- [Dataset entries]:

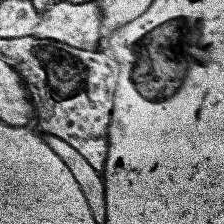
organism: Human
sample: Temporal Lobe
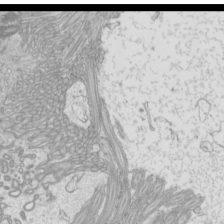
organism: Mouse
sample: Cilia; mouse epididymis
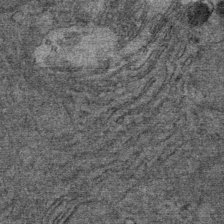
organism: Mouse
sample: Mouse Salivary gland
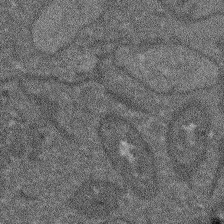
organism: Arabidopsis thaliana
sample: Root tip
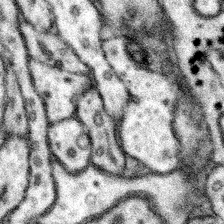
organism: Mouse
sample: Somatosensory cortex neuropil
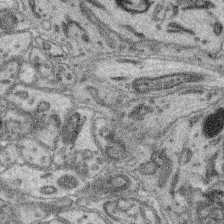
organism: Mouse
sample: Retina

- [Activity]: Only lines containing the string "sample" belong in the answer; find them in the data above and copy them.

- [The completed task]:
sample: Temporal Lobe
sample: Cilia; mouse epididymis
sample: Mouse Salivary gland
sample: Root tip
sample: Somatosensory cortex neuropil
sample: Retina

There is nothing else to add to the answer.